Fig. 2: Time-lapse crystallography and the matched Mg²⁺-reaction state ternary complex.

a Time-lapse x-ray crystallography protocol. Ground state ternary complex crystals (GS, yellow) were grown by mixing pol λ, gapped DNA substrate, nucleotide (dNTP), CaCl₂ and precipitants. Ground state (GS) crystals were then soaked in a cryo-solution containing 50 mM Mg²⁺ (green arrow) or 50 mM Mn²⁺ (purple arrow) to initiate the reaction in the crystal.
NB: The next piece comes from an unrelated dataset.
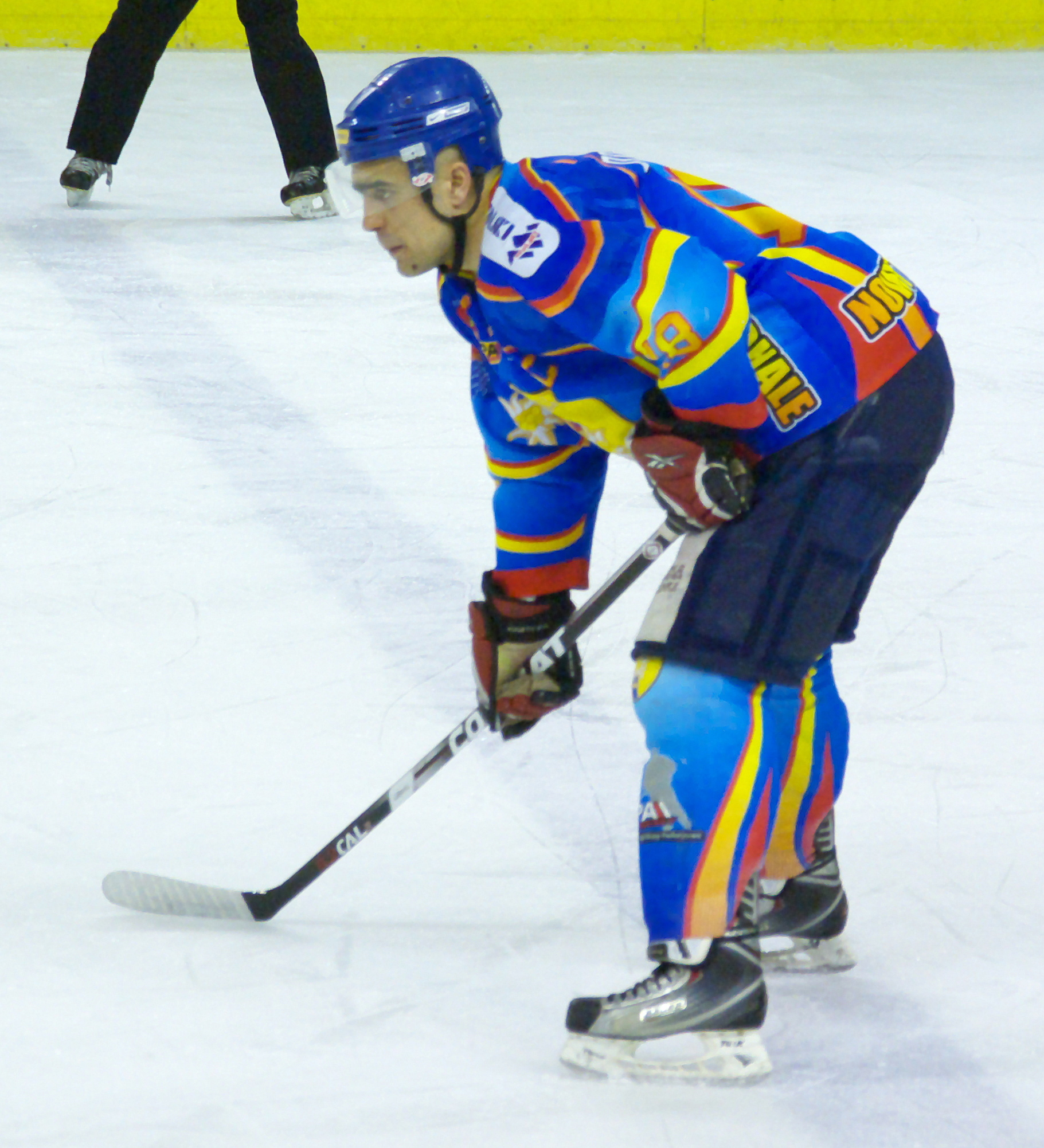 Rafał Dutka podczas meczu KH Sanok - MMKS Podhale Nowy Targ 20 marca 2011.

Crystals were frozen after increasing incubation times (central black arrow) and the structures of the intermediate complexes at increasing degrees of product formation (% incorporation) were determined. b Matched Mg²⁺-reaction state (RS_Mg) structure after a 2 min soak. Partial bond breakage in substrate (P_α–P_β of TTP) and bond formation in product (primer O3´–P_α of TTP) is visible, with inversion about P_α and concurrent PP_i formation. Rotation of Asp427 and presence of Mg²⁺ in the nucleotide metal site (Mg_n) and Mg²⁺/Na⁺ (Mg_c/Na_c) in the catalytic metal site, is shown. Appearance of an alternate water molecule to coordinate the catalytic metal site (Mg_c/Na_c) upon Asp427 rotation is indicated with a red arrow. Active site aspartates are shown in yellow stick representation, the incoming nucleotide in green, DNA in cyan. Mg²⁺ and Na⁺ are shown as green and purple spheres, respectively, water molecules are blue. The simulated annealing omit (F_o-F_c) density (green mesh) shown is contoured at 3σ, carve radius 2.0 Å. c Comparison of the Mg²⁺-reaction (RS_Mg) and ground state (Ca²⁺-GS) ternary complexes. The Ca²⁺-GS complex is shown in yellow, RS_Mg is in magenta and are otherwise displayed as in (b). Ca²⁺ is shown as an orange sphere. The primer terminal (P_n) and preceding (P_n-1) nucleotides are indicated. The overlay was generated by superimposition of C_α atoms of the respective palm domains (residues 386–494).